Liz Larner was born in Sacramento, California in 1960. She experiments with abstract sculptural forms in a dizzying array of materials, including polychromatic ceramics that evoke the tectonic geologic shifts of the western landscape. An inventor of new forms, Larner’s sculptures are not easy to categorize. They defy easy description by design, such as the geometric sculpture of a cube turning into a sphere that is both yet neither, or a complex chain of linked metal rings that never tangles and can also be worn as jewelry. Optically they allure and confuse, such as her sculptures of wiry boxes that appear to solidify into new shapes based on the alignment of colors.

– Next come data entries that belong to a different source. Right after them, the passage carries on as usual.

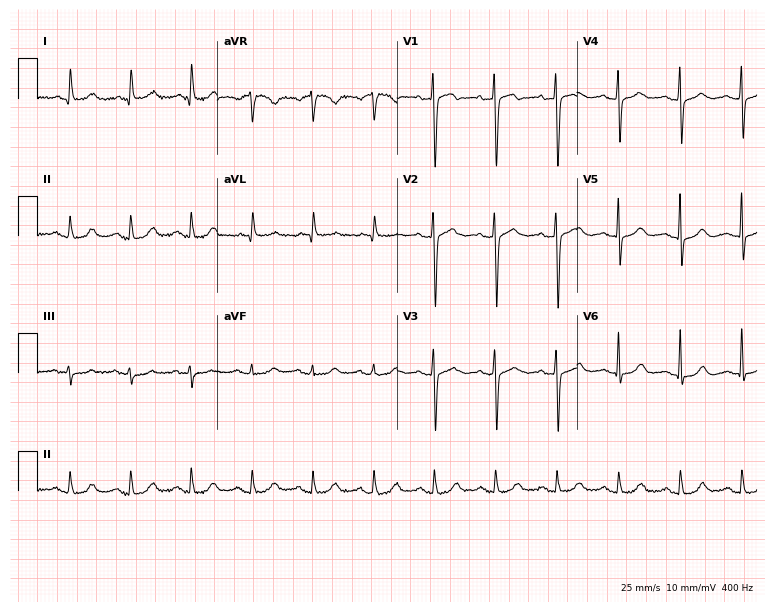
12-lead ECG (7.3-second recording at 400 Hz) from a 79-year-old female patient. Labelled as a normal ECG.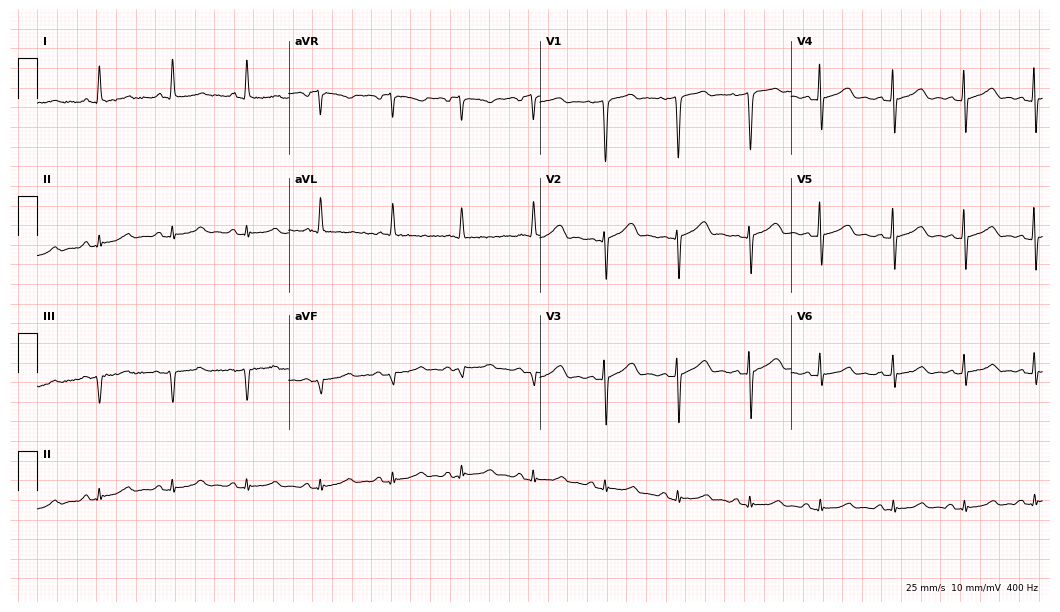
Electrocardiogram (10.2-second recording at 400 Hz), a 50-year-old female patient. Overall reading on record: normal ECG.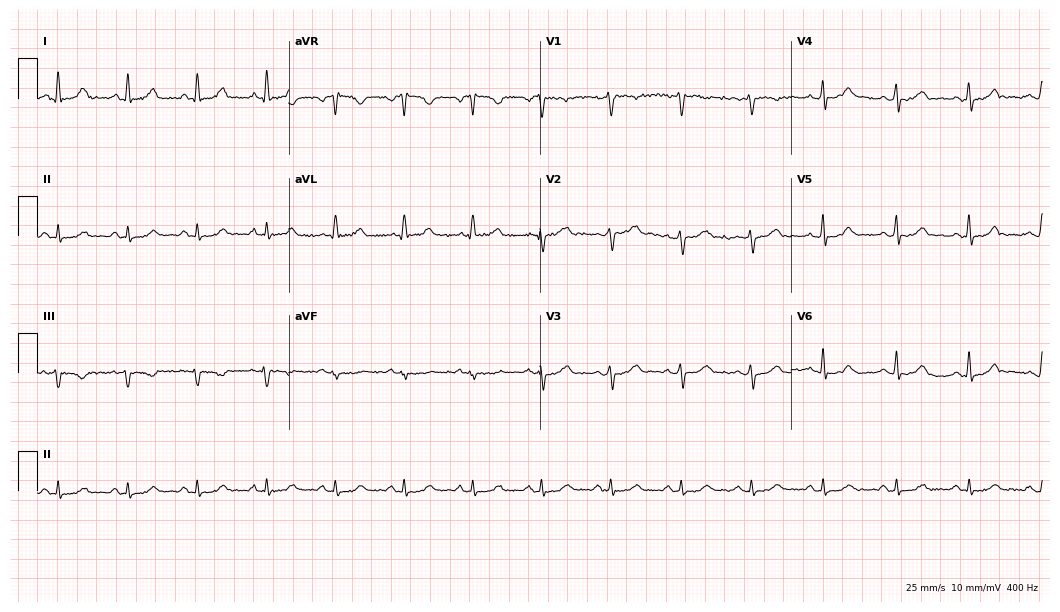
Resting 12-lead electrocardiogram (10.2-second recording at 400 Hz). Patient: a 28-year-old female. Read as a normal ECG.

Working with both analog and digital tools, Larner’s materials change from work to work and can include fiberglass, crystals, paper, clay, aluminum, steel, rubber, epoxy, mirror, cloth, and even bacteria. As daring as her investigation into new forms can be, Larner’s sculptures are approachable in their human scale and idiosyncratic vision that favors personal narrative over minimal austerity.

In the following preview from the Los Angeles episode of Season 8 of Art in the Twenty-First Century, Larner describes her interest in working with clay from her Los Angeles studio. “It’s so interesting that dust becomes this material that is probably one of the hardest things to degrade,” says the artist.